Our generation’s “end” may have been an ignominious retreat from Afghanistan, but it doesn’t have to define the impact of the post 9/11 veteran generation’s service. And this is because our legacy is not solely what we did in the military, but instead how we let those experiences shape the society to which we return. We are drawn from our society and we return to it, believers in something bigger than ourselves, to make that society better because of—not despite of—our experience serving our country.
I believe this because I see it. Despite the narrative of veterans as different, many of us already sit next to you, our veteran status often invisible to the eye. We are in PTA meetings, classrooms, cubicles, community townhalls, and legislative houses. We fight fires, lead police forces, build affordable housing, and combat sexual trafficking. We serve in government—as mayors, local and federal representatives, cabinet directors, and even governors.
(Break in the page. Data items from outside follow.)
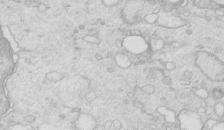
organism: Mouse
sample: Multiciliated cells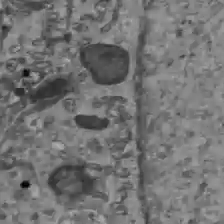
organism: C57BL Mouse
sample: Liver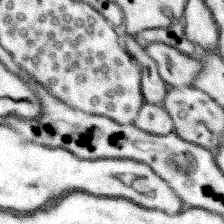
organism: Mouse
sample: Somatosensory cortex neuropil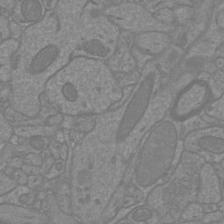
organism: Mouse
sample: Cortical neurons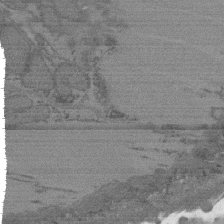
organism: C. elegans
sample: AFD neurons C. elegans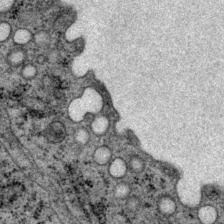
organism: P. pacificus
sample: Pharynx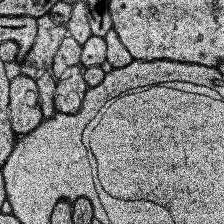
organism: Human
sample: Temporal Lobe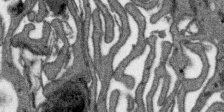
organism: Human
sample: Lung epithelial cells, uninfected (mock) control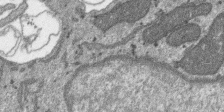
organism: Human
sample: Lung epithelial cells infected with SARS-CoV-2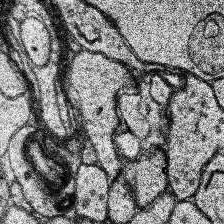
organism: Human
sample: Temporal Lobe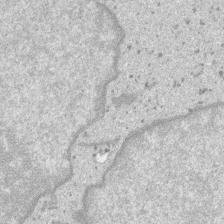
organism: Human
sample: Lung epithelial cells infected with SARS-CoV-2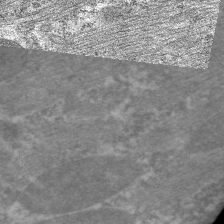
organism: C. elegans
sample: Pharynx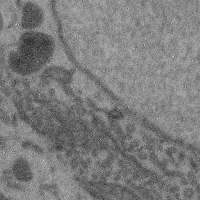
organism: Mouse
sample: Cerebral cortex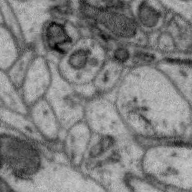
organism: Zebra finch
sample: Brain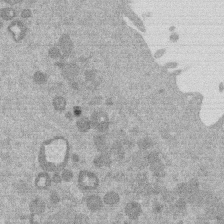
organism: Mouse
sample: Dividing mouse embryo 1 cell stage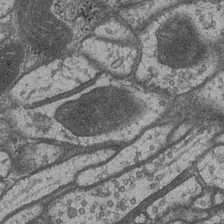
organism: Drosophila
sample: Optic medulla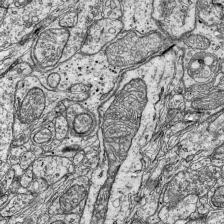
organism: Mouse
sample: Visual Cortex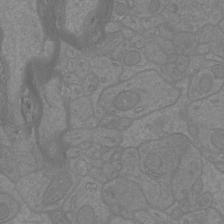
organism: Mouse
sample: Cortical neurons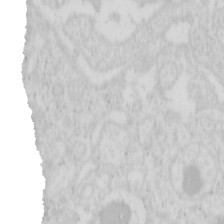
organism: Mouse
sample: Pancreas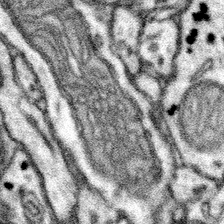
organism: Mouse
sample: Somatosensory cortex neuropil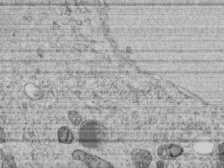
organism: C. elegans
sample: C. elegans embryo early stage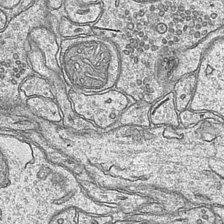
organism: Mouse
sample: CA1 Hippocampus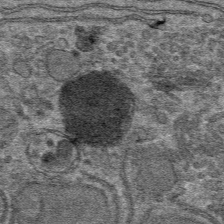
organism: Mouse
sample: Mouse hepatocytes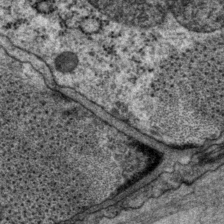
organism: P. pacificus
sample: Pharynx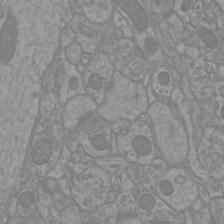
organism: Mouse
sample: Cortical neurons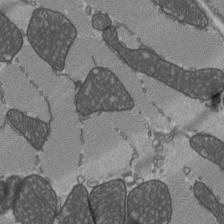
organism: C57BL Mouse
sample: Heart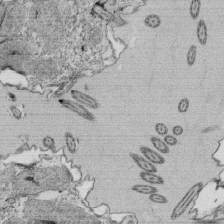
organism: Tetrahymena
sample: Cilia in tetrahymena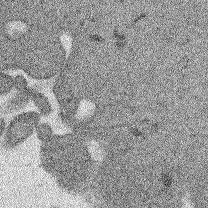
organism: Human
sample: HeLa cells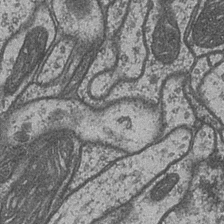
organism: Drosophila
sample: Optic medulla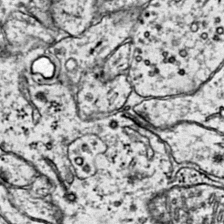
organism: Mouse
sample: Primary visual cortex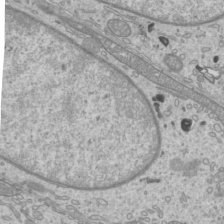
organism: Mouse
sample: Cilia; mouse epididymis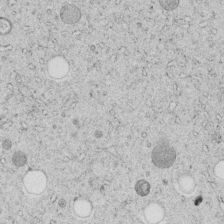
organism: C. elegans
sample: C. elegans embryo early stage

We shape our local economies, running businesses, holding patents, leading venture-funds and start-ups.
That’s not to say that our generation was not wounded, that two decades of combat service didn’t disproportionately affect too small a proportion of American society, or that the America this veteran generation returns to is not more complicated, more troubled, perhaps less democratic, than the one we went to fight for starting on September 11th, 2001. Maybe this is what is so complicated about the post 9/11 legacy, that it is tied with what we believe America could be. And this idea of America—which seemed crystal clear in the aftermath of 9/11—is increasingly thorny, making the veteran legacy in some ways too painful to discuss.
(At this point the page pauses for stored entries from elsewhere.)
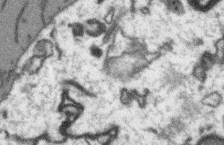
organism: Arabidopsis thaliana
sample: Root tip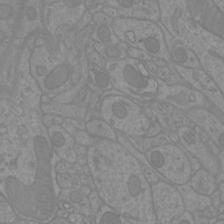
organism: Mouse
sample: Cortical neurons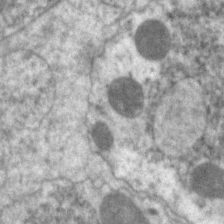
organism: C. elegans
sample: Pharynx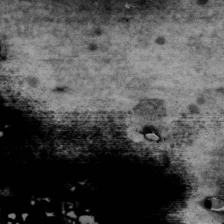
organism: Human
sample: U2-OS cells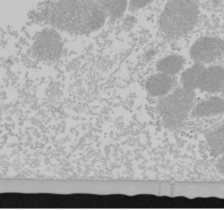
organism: Mouse
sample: Cancer cell death in ED-1 cells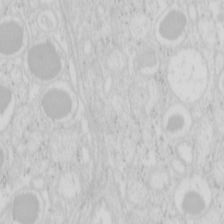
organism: Mouse
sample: Pancreas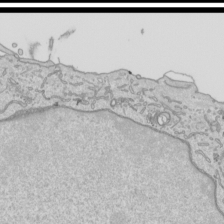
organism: Human
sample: Mitochondria in HCT116 cells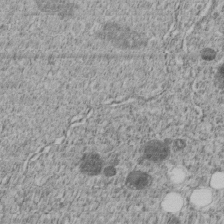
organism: C. elegans
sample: C. elegans embryo early stage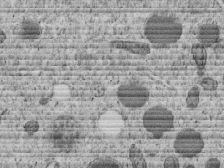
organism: C. elegans
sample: C. elegans embryo early stage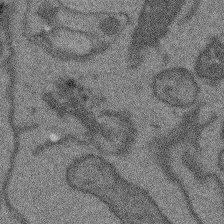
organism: Arabidopsis thaliana
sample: Root tip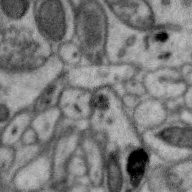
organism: Zebra finch
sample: Brain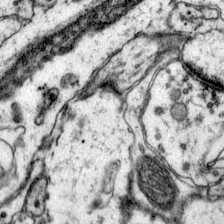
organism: Mouse
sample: Primary visual cortex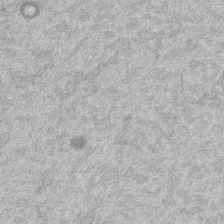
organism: Mouse
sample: Dividing mouse embryo 1 cell stage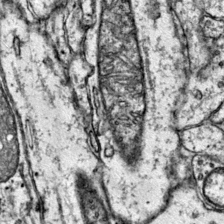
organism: Mouse
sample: Primary visual cortex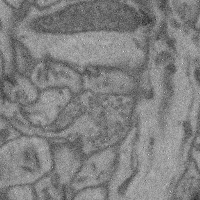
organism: Mouse
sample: Cerebral cortex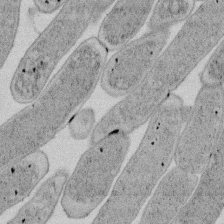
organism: E. coli
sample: Bacterial nucleoid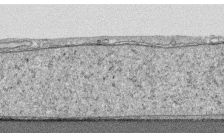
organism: Human
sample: CRL-1474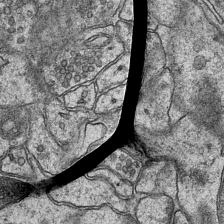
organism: Mouse
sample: CA1 Hippocampus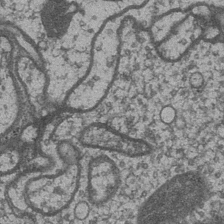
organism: Drosophila
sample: Optic medulla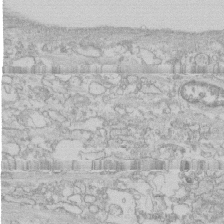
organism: Human
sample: CRL-1474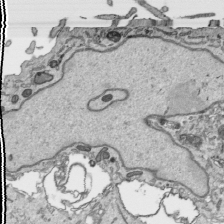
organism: Human
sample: Mitochondria in HCT116 cells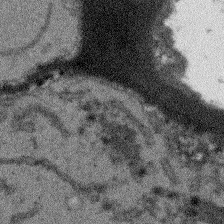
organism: Arabidopsis thaliana
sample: Root tip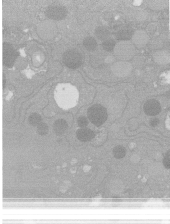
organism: C. elegans
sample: C. elegans oocyte; sperm cells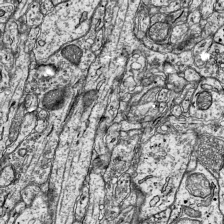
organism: Mouse
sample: Visual Cortex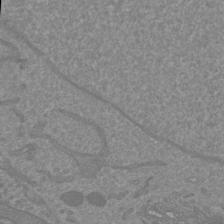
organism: Mouse
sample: Cortical neurons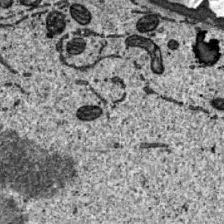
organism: Human
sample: HeLa cells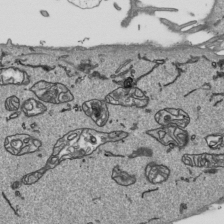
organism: Human
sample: Mitochondria in HCT116 cells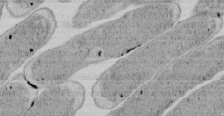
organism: E. coli
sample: Bacterial nucleoid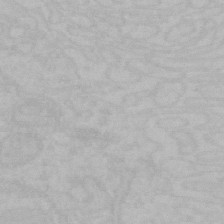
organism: Mouse
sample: Choroid plexus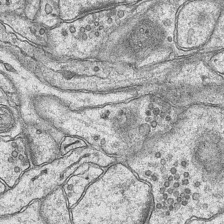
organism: Mouse
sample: CA1 Hippocampus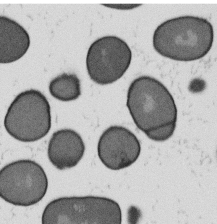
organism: B. subtilis
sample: Bacterial spore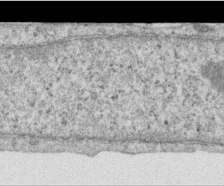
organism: Human
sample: Centriole in RPE cells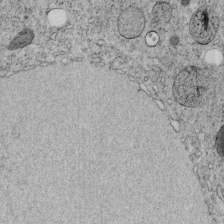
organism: C. elegans
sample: C. elegans embryo early stage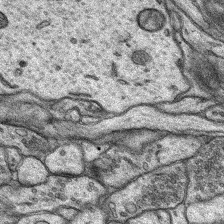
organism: Rat
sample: Hippocampus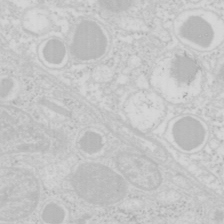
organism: Mouse
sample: Pancreas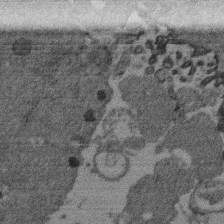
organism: Mouse
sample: Dividing mouse embryo 1 cell stage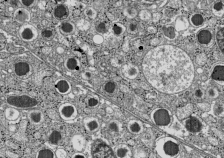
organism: C57BL Mouse
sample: Pancreatic islet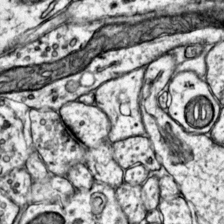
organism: Mouse
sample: Primary visual cortex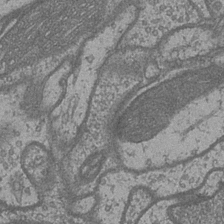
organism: Drosophila
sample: Optic medulla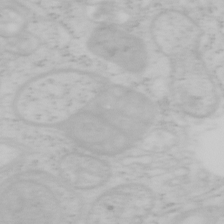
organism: Mouse
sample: OT-I killer T cells with ID8 ovarian cancer cells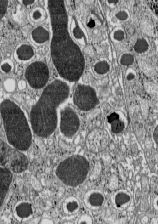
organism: C57BL Mouse
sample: Pancreatic islet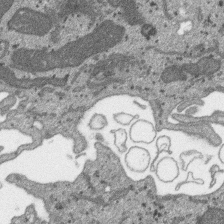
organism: Human
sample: Lung epithelial cells infected with SARS-CoV-2

We can’t avoid this discussion. We can’t paint over two decades of service with half-measures—veteran discounts, early boarding on planes, a “thank you for your service”—which seem both not enough and a needling reminder of the gaping schism between the post 9/11 veteran and society. But likewise, veterans need to change some of our own narrative, focus on what makes us similar, instead of what makes us different. We can’t hope to build a positive legacy if the internal conversation between veterans is dominated by a competition about whose service was enough—a fight for who the true post 9/11 veteran is.
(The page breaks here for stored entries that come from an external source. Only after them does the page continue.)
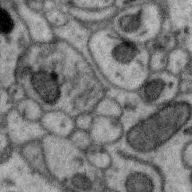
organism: Zebra finch
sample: Brain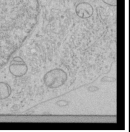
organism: Human
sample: Mitochondria in HCT116 cells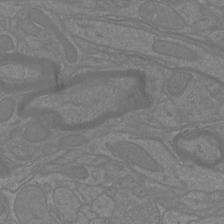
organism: Mouse
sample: Cortical neurons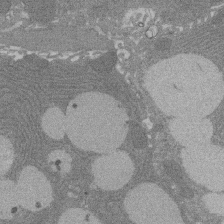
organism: Rat
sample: Salivary granule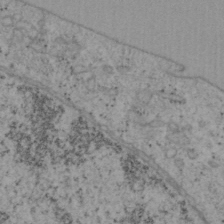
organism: Human
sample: HeLa cells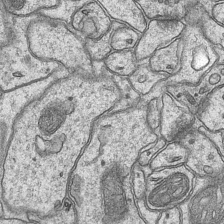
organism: Mouse
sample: CA1 Hippocampus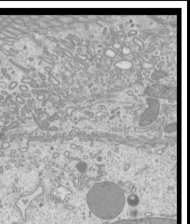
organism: Mouse
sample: Cilia; mouse epididymis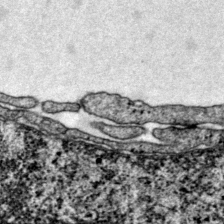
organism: Mouse
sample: Primary visual cortex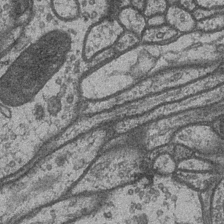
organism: Drosophila
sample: Optic medulla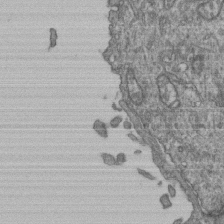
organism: Human
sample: Retinal organoid Rod and Cone cells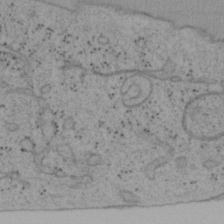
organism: Human
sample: HeLa cells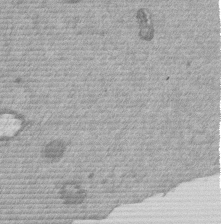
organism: Mouse
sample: Dividing mouse embryo 1 cell stage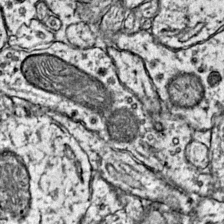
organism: Mouse
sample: Primary visual cortex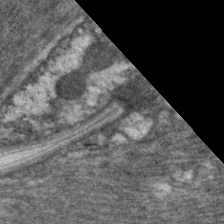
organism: C. elegans
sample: Pharynx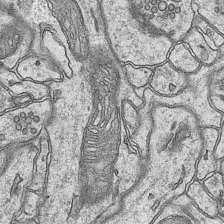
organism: Mouse
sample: CA1 Hippocampus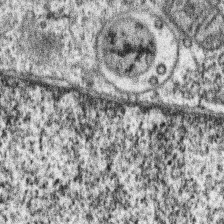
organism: Human
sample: HeLa cells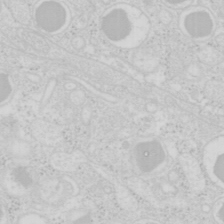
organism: Mouse
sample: Pancreas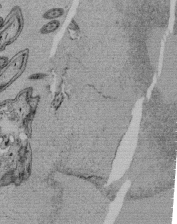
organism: Tetrahymena
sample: Cilia in tetrahymena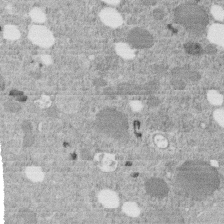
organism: C. elegans
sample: C. elegans embryo early stage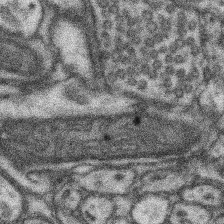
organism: Mouse
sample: Somatosensory cortex neuropil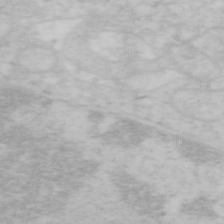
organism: Mouse
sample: OT-I killer T cells with ID8 ovarian cancer cells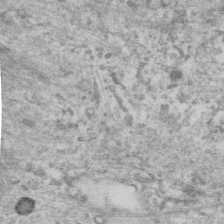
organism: Human
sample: Centriole in RPE cells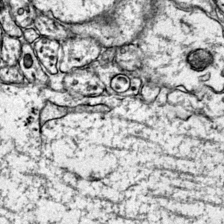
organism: Mouse
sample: Primary visual cortex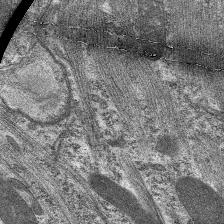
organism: C. elegans
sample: Pharynx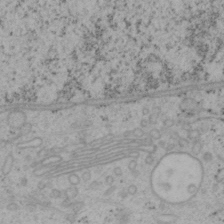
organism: Human
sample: HeLa cells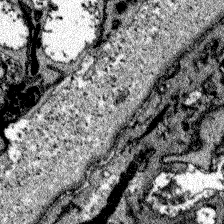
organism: Zebrafish
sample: Larval olfactory bulb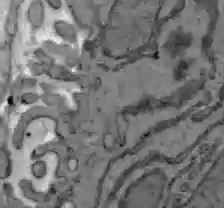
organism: C57BL Mouse
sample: Liver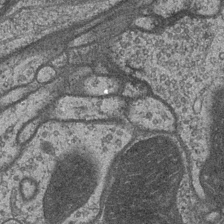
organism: Drosophila
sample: Optic medulla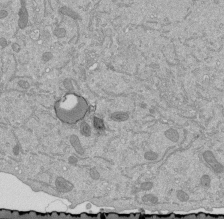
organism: Mouse
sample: ED-1 cell nuclei; centrioles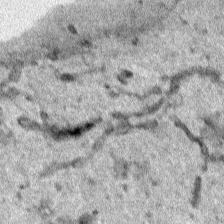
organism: Human
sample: Mitochondria in HCT116 cells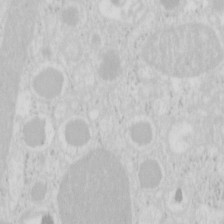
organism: Mouse
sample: Pancreas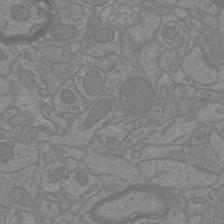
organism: Mouse
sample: Cortical neurons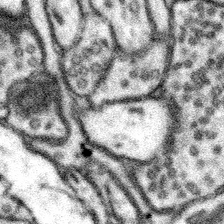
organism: Mouse
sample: Somatosensory cortex neuropil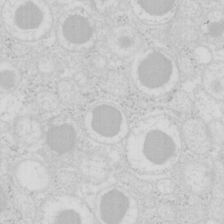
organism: Mouse
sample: Pancreas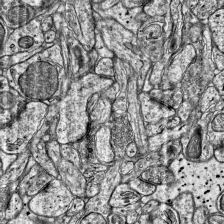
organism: Mouse
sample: Visual Cortex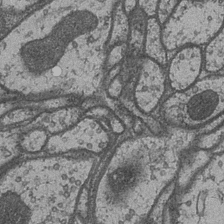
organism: Drosophila
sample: Optic medulla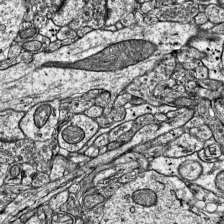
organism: Mouse
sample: Visual Cortex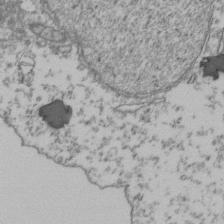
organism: Human
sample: Activated Jurkat CD4+ T cells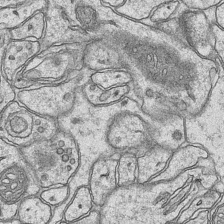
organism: Mouse
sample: CA1 Hippocampus

I am a post 9/11 veteran. I am not the post 9/11 veteran. I—like those who gave so much more than me—volunteered because I believed our generation had a call to serve, that we were defined by a moment that we did not control but that we could control the legacy it had for our future. I thought that legacy was about our service abroad, whether we defeated terrorism or brought democracy, or even made the world somewhat safer. And, honestly, that legacy—whether we were successful doing any of that—is unclear. But what I didn’t realize when I signed up was the legacy that my service could have on the homeland I signed up to defend, how my generation could make our towns, our schools, or communities better in some small way. There we still have a chance and I believe that this will be the true legacy of the post-9/11 veteran.